INFORMATION SHOWN -
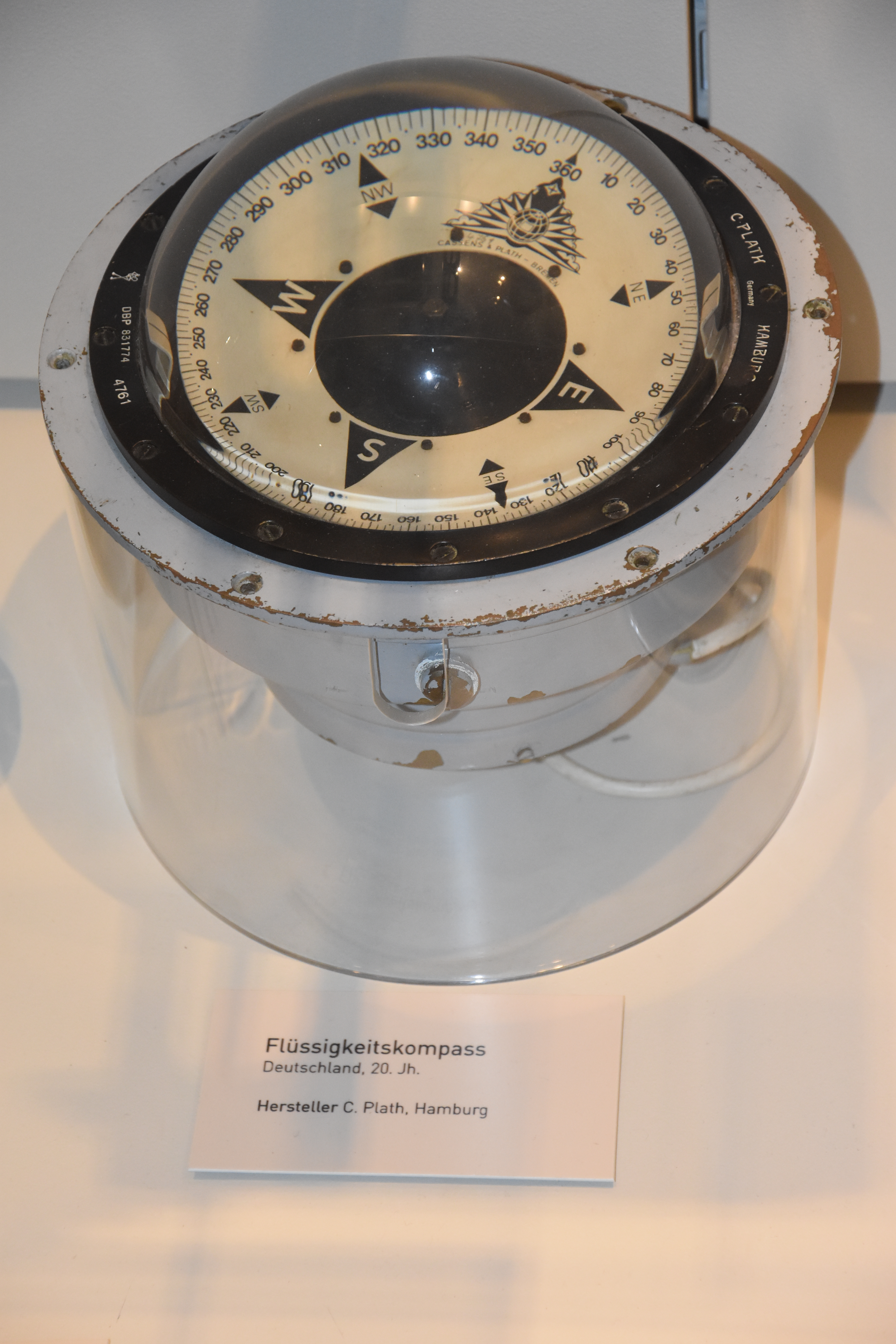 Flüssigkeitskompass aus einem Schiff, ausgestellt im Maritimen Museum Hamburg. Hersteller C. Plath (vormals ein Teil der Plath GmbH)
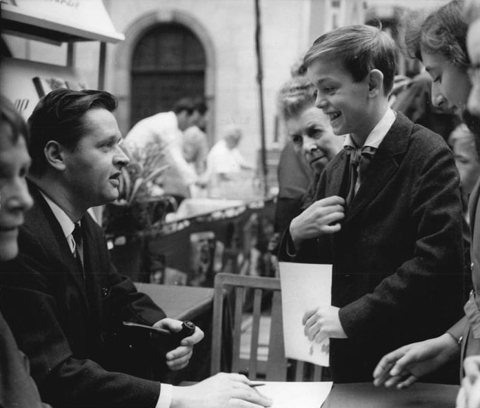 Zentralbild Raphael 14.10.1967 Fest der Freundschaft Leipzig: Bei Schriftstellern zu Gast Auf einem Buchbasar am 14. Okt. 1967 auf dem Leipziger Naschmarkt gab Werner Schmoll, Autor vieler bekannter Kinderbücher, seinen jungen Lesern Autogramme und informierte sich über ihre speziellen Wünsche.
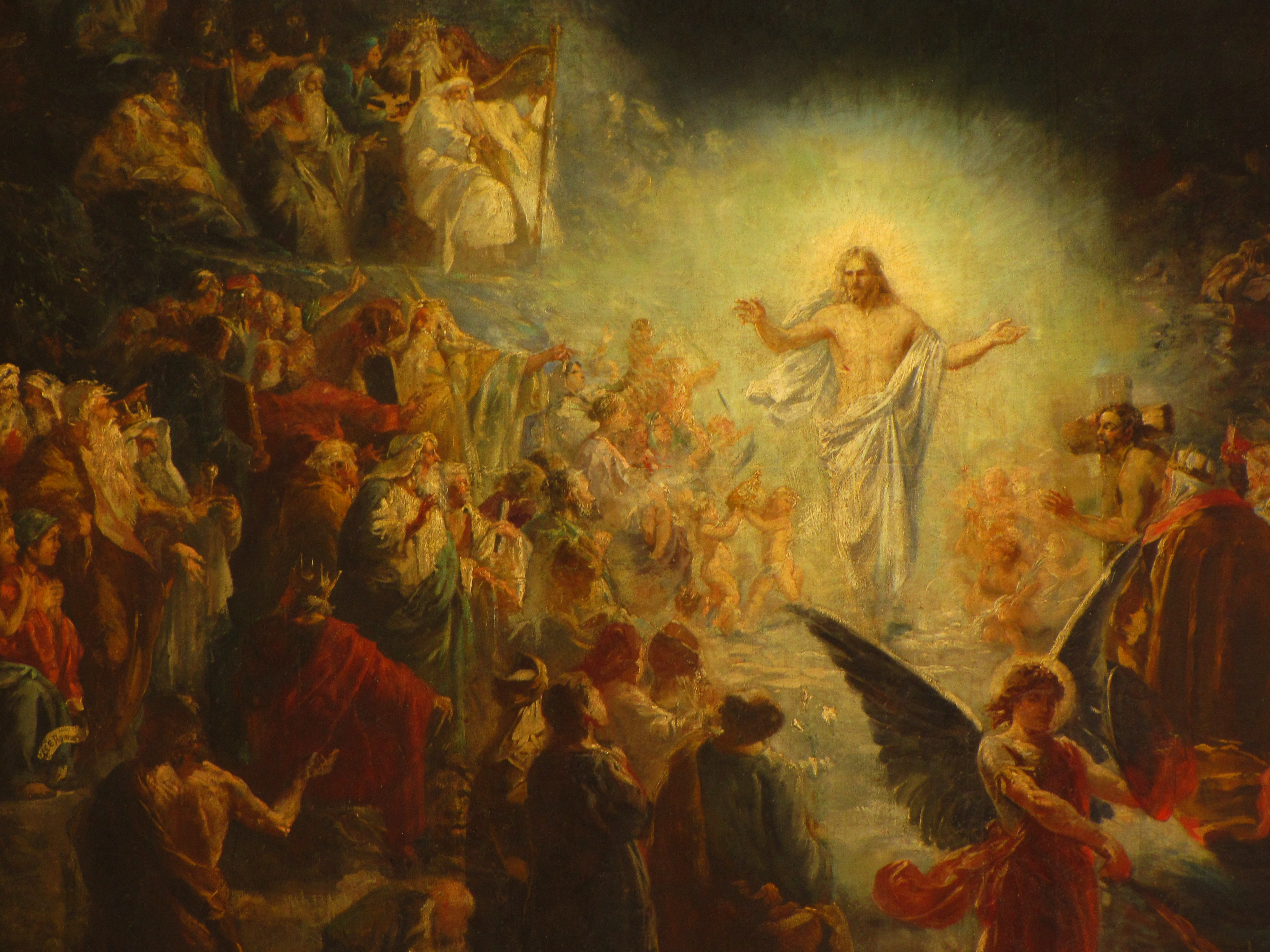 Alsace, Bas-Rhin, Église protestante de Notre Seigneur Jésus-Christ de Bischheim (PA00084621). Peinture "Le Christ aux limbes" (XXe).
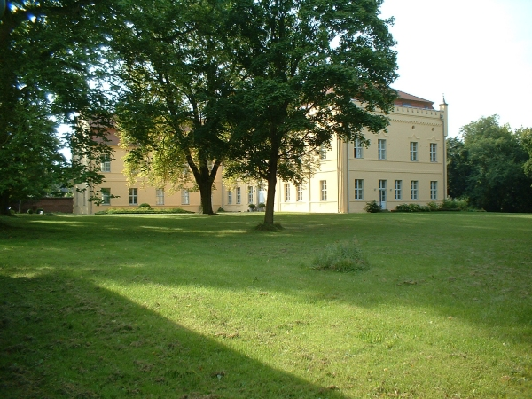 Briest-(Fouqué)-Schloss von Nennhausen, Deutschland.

TASK TO CARRY OUT - Print the data exactly, from its first line to the line containing "Zentralbild Raphael 14.10.1967", both included. Omit the pictures.

EXERCISE OUTPUT -
 Flüssigkeitskompass aus einem Schiff, ausgestellt im Maritimen Museum Hamburg. Hersteller C. Plath (vormals ein Teil der Plath GmbH)
 Zentralbild Raphael 14.10.1967 Fest der Freundschaft Leipzig: Bei Schriftstellern zu Gast Auf einem Buchbasar am 14. Okt. 1967 auf dem Leipziger Naschmarkt gab Werner Schmoll, Autor vieler bekannter Kinderbücher, seinen jungen Lesern Autogramme und informierte sich über ihre speziellen Wünsche.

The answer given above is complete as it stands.